Pakistan’s economy faces potential challenges if global oil prices reach $130 per barrel due to escalating tensions in the Middle East. Recent concerns arise as crude prices surpassed $110 per barrel following hostilities involving the United States, Israel, and Iran, raising fears of disruptions to oil shipments through the vital Strait of Hormuz. Analysts warn that sustained volatility could lead to increased fuel costs in Pakistan, a country heavily reliant on energy imports.
The recent 20% hike in petrol and diesel prices in Pakistan was attributed to rising global oil prices. The country’s central bank has cautioned that inflation may exceed 7% for the fiscal year ending in June. Karachi-based advisory firm Tola Associates projects that if global crude prices hit $130 per barrel, petrol prices in Pakistan could rise to Rs 392 per litre, potentially driving overall inflation up by 7.11%.
Pakistan’s significant dependence on imported energy exposes it to global price fluctuations. Data reveals that the country imported petroleum products worth $16 billion last year, constituting a substantial portion of its $58.4 billion import bill. The impact of higher global energy prices is already evident in retail markets, particularly in liquefied petroleum gas (LPG) prices, which have surged from around Rs 310 to Rs 350 per kilogram in Karachi amid escalating tensions.
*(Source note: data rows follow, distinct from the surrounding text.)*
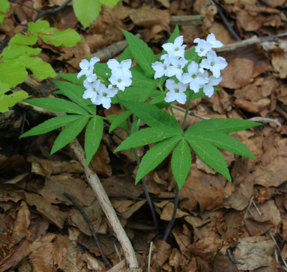 Cardamine heptaphylla, Kreuzblütler (Brassicaceae) - Italien/Italia/Italy: Toscana, Prov. Lucca, Parco Regionale delle Alpi Apuane, E unter Foce Giovo, ca. 1430 m s.m., Buchenwald/bosco di faggio/beech forest
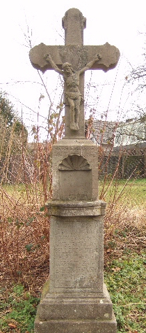 Wegekreuz – Ort: Bonn Im Gensem (auf dem Damm – Schwarzrheindorf) Inschrift: DIESES CREVTZ/IST VON HENDER=/=ICH WEINGARTS/VND SEBILLA/BELLENG/AVSENS/EHLEUTH AVFF/GERICT ZV/EHREN IESUS/UND MARIA/1724 über der Nische: HERR ERBARME/DICH VNSER linker Pfosten: HERR/GETE=/=NCK/MEIN/ER rechter Pfosten: AN MEI/NEM Trittstufe: ALLES MEINEM GOTT ZV EHREN/GIB 0 JESV GNAT DARZV Material: Stenzelberger Andesit Literatur: Ruth Hacker-de Graaff: Wegekreuze im Bonner Raum. Bouvier, Bonn 1991, ISBN 3-416-80671-9, S. 190
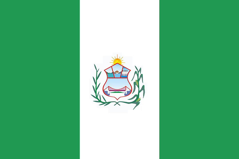 Bandera de la provincia de Picota del departamento de San Martín
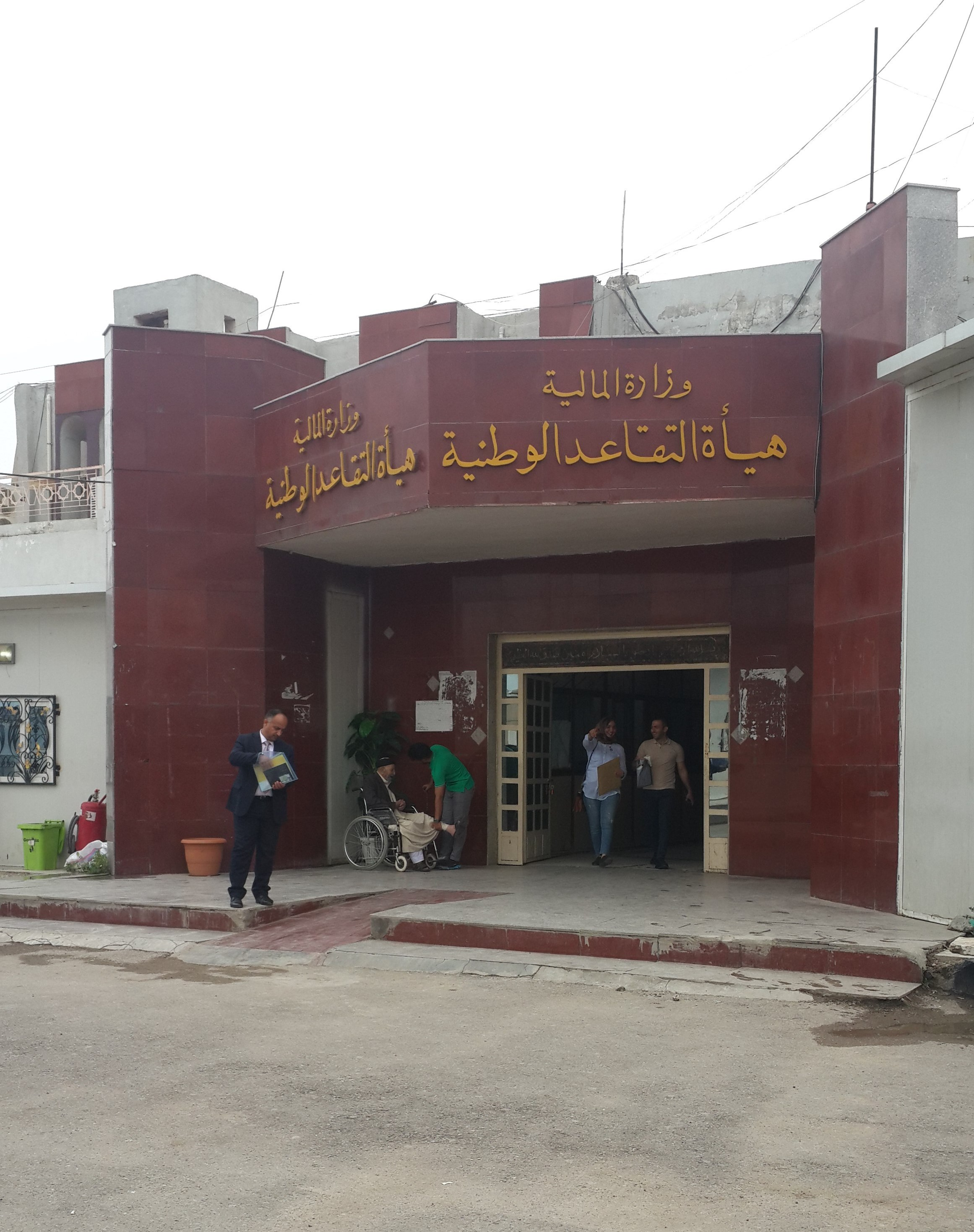 مبنى هيأة التقاعد الوطنية - وزارة المالية في بغداد
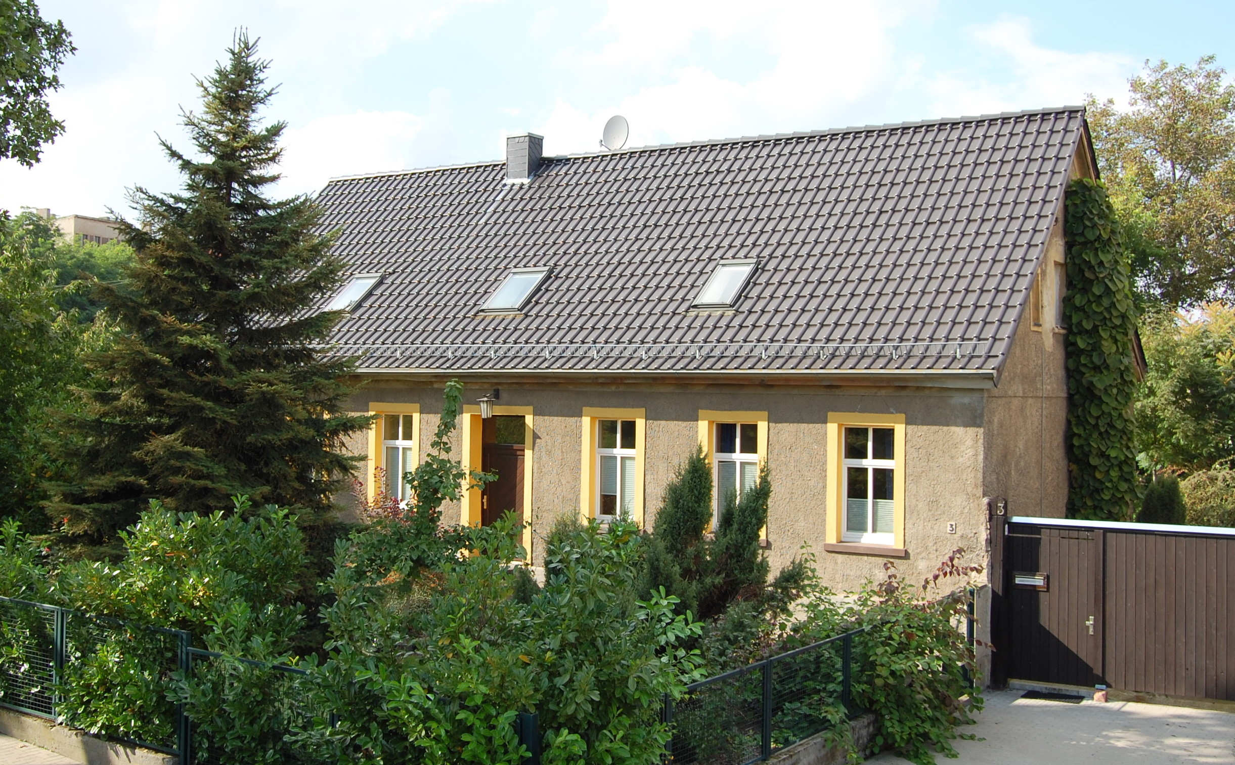 Sohlener Straße 3 in Magdeburg-Westerhüsen, ehemalige Schule
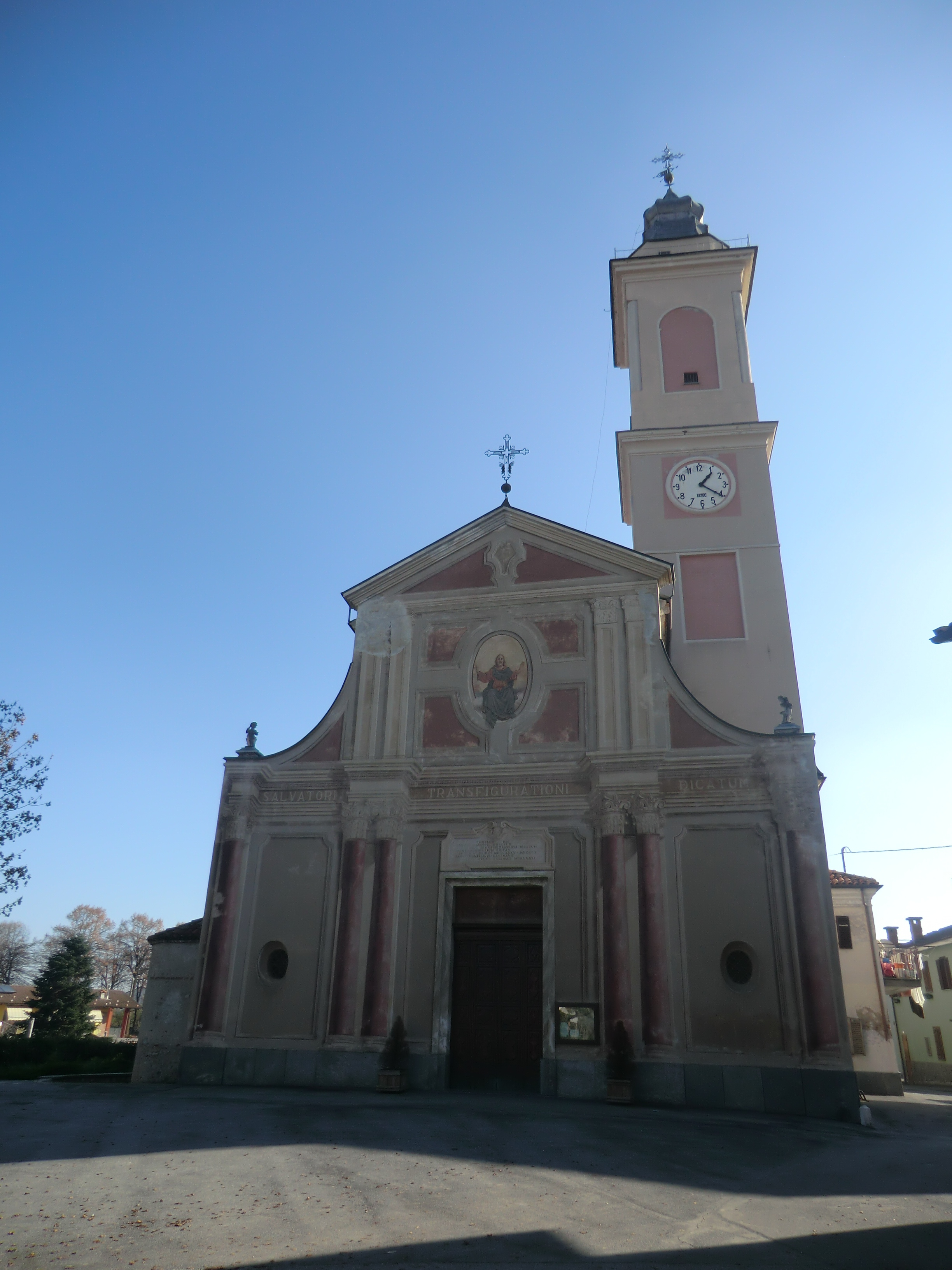 Montanera (Cuneo): chiesa della Trasfigurazione di Nostro Signore (XV - XVIII sec.)

Despite the price hikes, industry officials assure that LPG supply remains sufficient. Oil Companies Advisory Council representatives report the arrival of multiple LPG cargoes, each carrying over 20,000 tonnes, at Port Qasim, with more shipments expected before the Eid-ul-Fitr holiday. Economists emphasize that Pakistan’s reliance on imported fuel makes it susceptible to rapid domestic inflation pressures during geopolitical crises, affecting transportation and food costs.